Initialize environmental variable:

export CUDA_HOME=<YOUR_CUDA12.4_HOME>
export LD_LIBRARY_PATH=${CUDA_HOME}/lib64:.venv/lib/python3.11/site-packages/torch/lib

Install Python dependencies and CUDA kernels

uv sync --preview-features extra-build-dependencies --extra kernels 
source .venv/bin/activate

Pre-quantized Models

Type	Models	🤗 Hugging Face
Data-free quantization (Figure 1, 5, Table 3)	`Llama-3.1-8B`, `Llama-3.1-70B`, `Llama-3.2-1B`, `Llama-3.2-3B`, `Qwen-2.5-7B`	Link
Data-aware quantization (Table 4)	`Llama-2-7b-hf`, `Llama-2-13b-hf`	Link

General Usage

Memory-Constrained Mixed-Scheme Quantization

Example usage:

python solve_mem_const.py --model meta-llama/Llama-3.1-8B --target_bitwidth 3.25

--model: Hugging Face model name or path
--target_bitwidth: Target average bitwidth for memory constraint

The resulting quantization configuration is stored at:

codes/msq_results/3_8b/mem_constrained/default/3.25bit.pt

Evaluate the resulting model's perplexity on WikiText2 (takes about 1–2 hours for the 1st quantization):

python eval_qdict.py --qdict_path msq_results/3_8b/mem_constrained/default/3.25bit.pt

Expected perplexity: ~6.10

Latency-Constrained Mixed-Scheme Quantization (MSQ)

Example usage:

python solve_lat_const.py --target_thp 200

--target_thp: Target throughput (tokens/sec) at batch size=1 on an RTX 4090 GPU.
--use_cc: Flag that enables CUDA-Core implementation (optional).
--no_fuse: Flag that disables fusion-aware MSQ.

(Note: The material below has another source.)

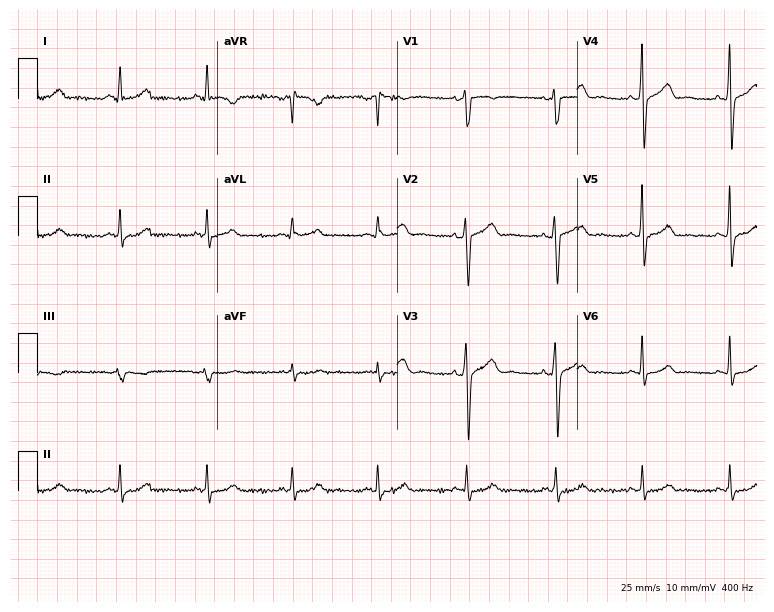
12-lead ECG (7.3-second recording at 400 Hz) from a man, 47 years old. Labelled as a normal ECG.

The resulting configurations are quickly saved at:

codes/msq_results/3_8b/lat_constrained/4090_cc/default_err/200.0thp.pt
codes/msq_results/3_8b/lat_constrained/4090_cc/default_err/200.0thp_merge_info.pt

Evaluate WikiText2 perplexity (about 1–2 hours for the 1st quantization):

python eval_qdict.py --qdict_path msq_results/3_8b/lat_constrained/4090_cc/default_err/200.0thp.pt

Expected perplexity: ~6.37

Evaluate throughput:

python eval/measure_latency_merge_simt.py \
    --hf_path meta-llama/Llama-3.1-8B \
    --qdict_path msq_results/3_8b/lat_constrained/4090_cc/default_err/200.0thp.pt \
    --use_inc_mlp --use_inc_attn \
    --merge_info_path msq_results/3_8b/lat_constrained/4090_cc/default_err/200.0thp_merge_info.pt \
    --print_result

(You may need to modify PYTHONPATH to contain this codebase, i.e., export PYTHONPATH=./:$PYTHONPATH)

Expected throughput: ~190–200 tokens/sec (RTX 4090 GPU)

Commands for Reproducing Speedup Experiments (Figure 1)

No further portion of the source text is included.